INDEX
- Introduction
- Requirements
- The problem
- Solution 1: clean noise before prompting
- Solution 2: operational summary
- Solution 3: compress memory with Caveman
- Solution 4: task-specific templates
- Solution 5: measure and decide
- Extras
- Full workflow
1. Introduction
Saving tokens is not only about shorter prompts.
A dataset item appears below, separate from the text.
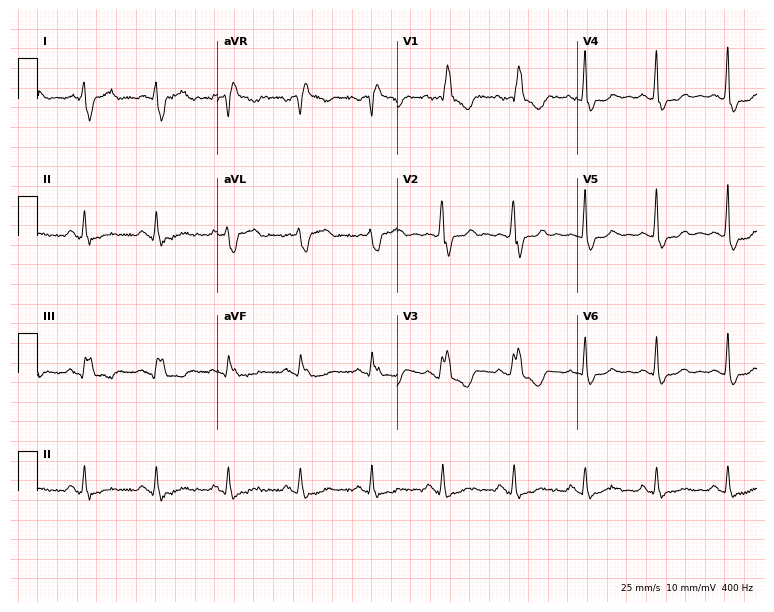
12-lead ECG from a man, 79 years old. Screened for six findings — first-degree AV block, right bundle branch block, left bundle branch block, sinus bradycardia, atrial fibrillation, sinus tachycardia — none is recorded.

The biggest saving often happens before the prompt: not sending junk to the model.
In this lab we clean repeated text, create operational summaries, compress repeated project memory and only send the expensive model what it really needs.
2. Requirements
We need a long text, a clear target, a local cleanup step, a paid model for the final answer and a way to measure tokens before and after.
3. The problem
We will separate useful information from noise, create a smaller input, compress repeated memory when relevant and measure the result.
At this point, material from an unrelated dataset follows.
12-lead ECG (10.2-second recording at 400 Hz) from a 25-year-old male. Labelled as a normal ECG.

4. Solution 1: clean noise before prompting
Rules are often enough for repeated headers, signatures, duplicated lines or useless debug traces.
def clean_lines(text):
lines = []
seen = set()
for line in text.splitlines():
normalized = line.strip()
if not normalized or "DEBUG" in normalized:
continue
if normalized in seen:
continue
seen.add(normalized)
lines.append(line)
return "\n".join(lines)
5. Solution 2: operational summary
Use a small, stable structure:
Goal:
Relevant data:
Constraints:
Recent changes:
Concrete question:
This keeps reasoning material and removes filler.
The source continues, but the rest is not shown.